### INSTRUCTIONS FOR THE TASK
The output has to be the full set of records, reproduced exactly, minus any picture.

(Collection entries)
== Segment start ==
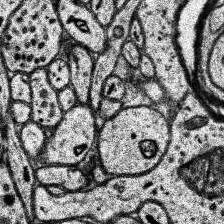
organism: Human
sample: Temporal Lobe
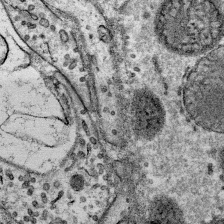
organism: Mouse
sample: Mouse Salivary gland
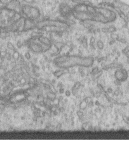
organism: Human
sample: Centriole in RPE cells
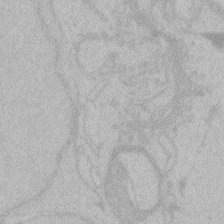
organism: Zebrafish
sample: Macrophage infected with Toxoplasma gondii
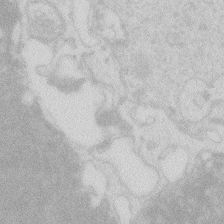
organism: Zebrafish
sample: Macrophage
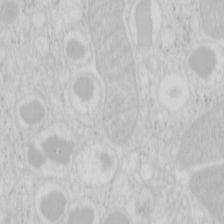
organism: Mouse
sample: Pancreas
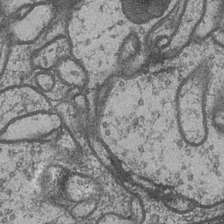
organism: Drosophila
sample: Optic medulla
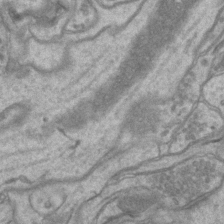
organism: Mouse
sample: CA1 Hippocampus
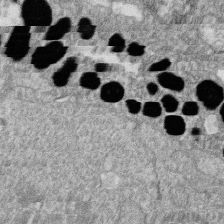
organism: Zebrafish
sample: Cilia; retinal pigment epithelium
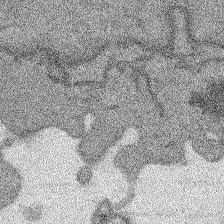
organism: Human
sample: HeLa cells
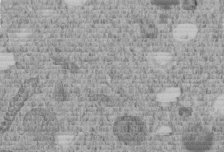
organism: C. elegans
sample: C. elegans embryo early stage
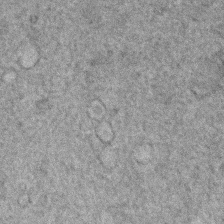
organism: Human
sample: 1205lu cells
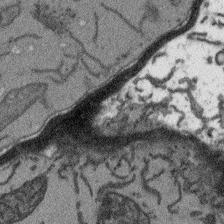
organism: Arabidopsis thaliana
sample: Root tip
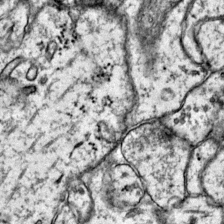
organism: Mouse
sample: Primary visual cortex
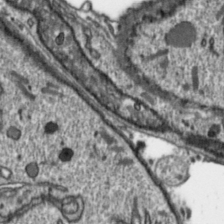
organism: Toxoplasma gondii
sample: Parasites in a vacuole inside a host cell
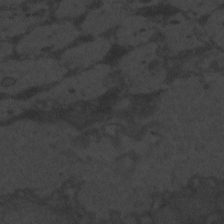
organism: Zebrafish
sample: Macrophage infected with Toxoplasma gondii
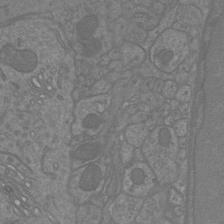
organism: Mouse
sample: Cortical neurons
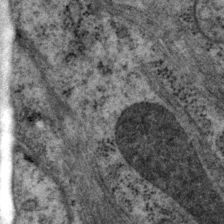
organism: P. pacificus
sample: Pharynx
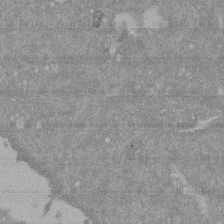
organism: Mouse
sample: ED-1 cell nuclei; centrioles
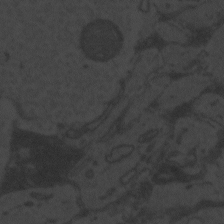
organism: Zebrafish
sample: Macrophage infected with Toxoplasma gondii
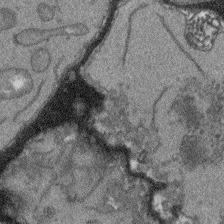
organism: Arabidopsis thaliana
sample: Root tip
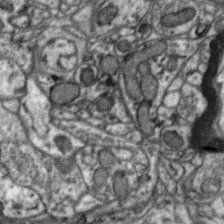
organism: Zebra finch
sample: Brain
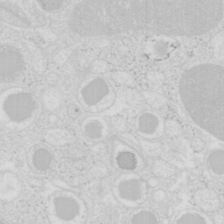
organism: Mouse
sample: Pancreas
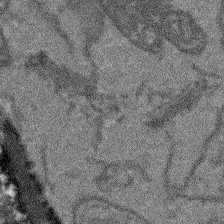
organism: Arabidopsis thaliana
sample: Root tip
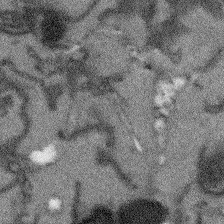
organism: Arabidopsis thaliana
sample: Root tip
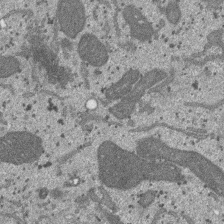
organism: Human
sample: Lung epithelial cells infected with SARS-CoV-2
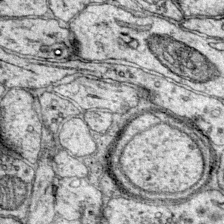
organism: Mouse
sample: Primary visual cortex
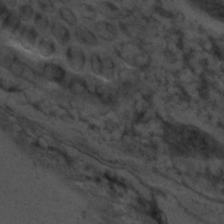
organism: C. elegans
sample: C. elegans embryo
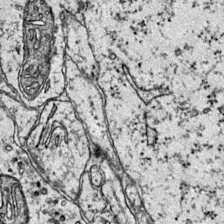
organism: Mouse
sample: Primary visual cortex
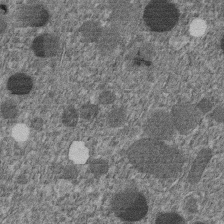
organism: C. elegans
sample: C. elegans embryo early stage
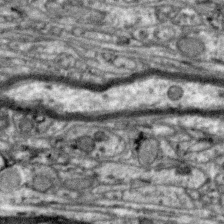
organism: Zebra finch
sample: Brain
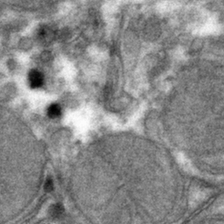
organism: Mouse
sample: Mouse hepatocytes
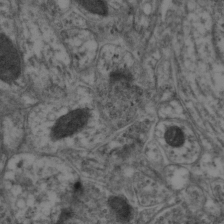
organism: Mouse
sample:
== Segment end ==
### SOLUTION TO THE PROBLEM
organism: Human
sample: Temporal Lobe
organism: Mouse
sample: Mouse Salivary gland
organism: Human
sample: Centriole in RPE cells
organism: Zebrafish
sample: Macrophage infected with Toxoplasma gondii
organism: Zebrafish
sample: Macrophage
organism: Mouse
sample: Pancreas
organism: Drosophila
sample: Optic medulla
organism: Mouse
sample: CA1 Hippocampus
organism: Zebrafish
sample: Cilia; retinal pigment epithelium
organism: Human
sample: HeLa cells
organism: C. elegans
sample: C. elegans embryo early stage
organism: Human
sample: 1205lu cells
organism: Arabidopsis thaliana
sample: Root tip
organism: Mouse
sample: Primary visual cortex
organism: Toxoplasma gondii
sample: Parasites in a vacuole inside a host cell
organism: Zebrafish
sample: Macrophage infected with Toxoplasma gondii
organism: Mouse
sample: Cortical neurons
organism: P. pacificus
sample: Pharynx
organism: Mouse
sample: ED-1 cell nuclei; centrioles
organism: Zebrafish
sample: Macrophage infected with Toxoplasma gondii
organism: Arabidopsis thaliana
sample: Root tip
organism: Zebra finch
sample: Brain
organism: Mouse
sample: Pancreas
organism: Arabidopsis thaliana
sample: Root tip
organism: Arabidopsis thaliana
sample: Root tip
organism: Human
sample: Lung epithelial cells infected with SARS-CoV-2
organism: Mouse
sample: Primary visual cortex
organism: C. elegans
sample: C. elegans embryo
organism: Mouse
sample: Primary visual cortex
organism: C. elegans
sample: C. elegans embryo early stage
organism: Zebra finch
sample: Brain
organism: Mouse
sample: Mouse hepatocytes
organism: Mouse
sample:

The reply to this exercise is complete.